X_test_num_1 = scaler.transform(X_test_num)

In [None]:
# One-hot encoding categorical feature columns
ohe = OneHotEncoder(sparse=False,handle_unknown='ignore')
X_train_cat_1 = ohe.fit_transform(X_train_cat) 

X_test_cat_1 = ohe.transform(X_test_cat)

In [None]:
# Put all features back together into a total training and testing sets
X_train_new = np.concatenate((X_train_cat_1, X_train_num_1) , axis=1)
X_test_new = np.concatenate((X_test_cat_1, X_test_num_1) , axis=1)

In [None]:
print(f"Final X_train/X_test <X_train_new>/<X_test_new> have {X_train_new.shape[1]} features")
print(f"X_train_new has shape: {X_train_new.shape}\nX_test_new has shape: {X_test_new.shape}")

## Regression Model Training
In this part, we will attempt to train a machine learning model to predict the target variable market_value_in_gbp.
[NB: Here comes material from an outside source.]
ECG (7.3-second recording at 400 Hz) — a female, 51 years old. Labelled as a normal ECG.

The following models will be trained: 

- [x] LinearRegression
- [x] SVR
- [x] RandomForestRegressor
- [x] GradientBoostingRegressor

In addition we will monitor the following metrics to evaluate our models:
- MSE
- RMSE
- MEAN (Mean Absolute Error)

In [None]:
# Train & compare a collection of regressor models
regressor_1 = LinearRegression()
regressor_2 = SVR()
regressor_3 = RandomForestRegressor(random_state= SEED, n_estimators=10)
regressor_4 = GradientBoostingRegressor(random_state= SEED, n_estimators=10)
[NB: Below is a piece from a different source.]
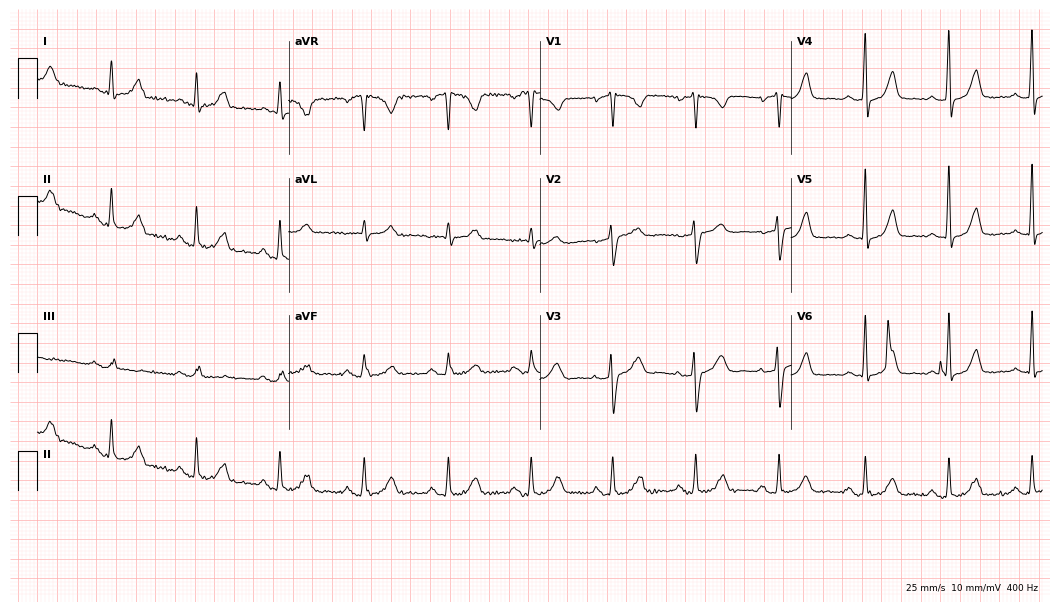
12-lead ECG from a woman, 55 years old (10.2-second recording at 400 Hz). No first-degree AV block, right bundle branch block, left bundle branch block, sinus bradycardia, atrial fibrillation or sinus tachycardia recorded for this tracing.

# Select type of machine learning model
models = []
models.append(regressor_1)
models.append(regressor_2)
models.append(regressor_3)
models.append(regressor_4)

# Train & evaluate each model
metrics = {"MSE": mean_squared_error, "RMSE": mean_squared_error, "MAN": mean_absolute_error}
scores = {"MSE": [], "RMSE": [], "MAN": []}
names = ['LR', 'SVR', 'RF', 'GB']

fig, axes = plt.subplots(nrows= 2, ncols= 2, figsize= (10, 5))
fig.suptitle("Model Comparison on Different Metrics", fontsize=18, y=0.95)
fig.tight_layout(rect=[0, 0.03, 1, 0.95])
fig.delaxes(axes[1][1])

for metric, ax in zip(metrics.keys(), axes.ravel()):    
    for i, model in enumerate(models):
        model.fit(X= X_train_new, y= y_train)
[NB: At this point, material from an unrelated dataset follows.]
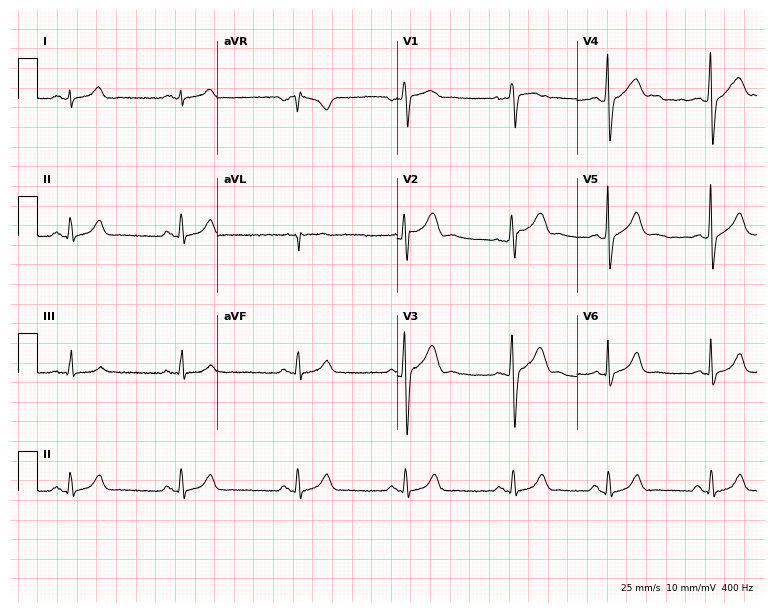
12-lead ECG from a male patient, 27 years old. Labelled as a normal ECG.

        predicted_output = model.predict(X= X_test_new)
        
        if metric == "RMSE":
            score = metrics[metric](y_test, predicted_output, squared= False)
        else:
            score = metrics[metric](y_test, predicted_output)
        
        scores[metric].append(score)
        output = f"Metric: {metric}, Model: {names[i]}: {score:.3f}"
        print(output)
    
    ax.barh(names[1:len(names)], scores[metric][1:len(scores[metric])], align='center', alpha=0.5) # skip LR score
    ax.set_xlabel(metric)
    ax.set_ylabel('Model')
    ax.set_title(f"Model Comparison - {metric}")

fig.subplots_adjust(hspace=1)
plt.show()

Comparing these regression models against the defined metrics, we can choose the RandomForest regression for this specific task since it calculated the lowest metric values accross all the metrics.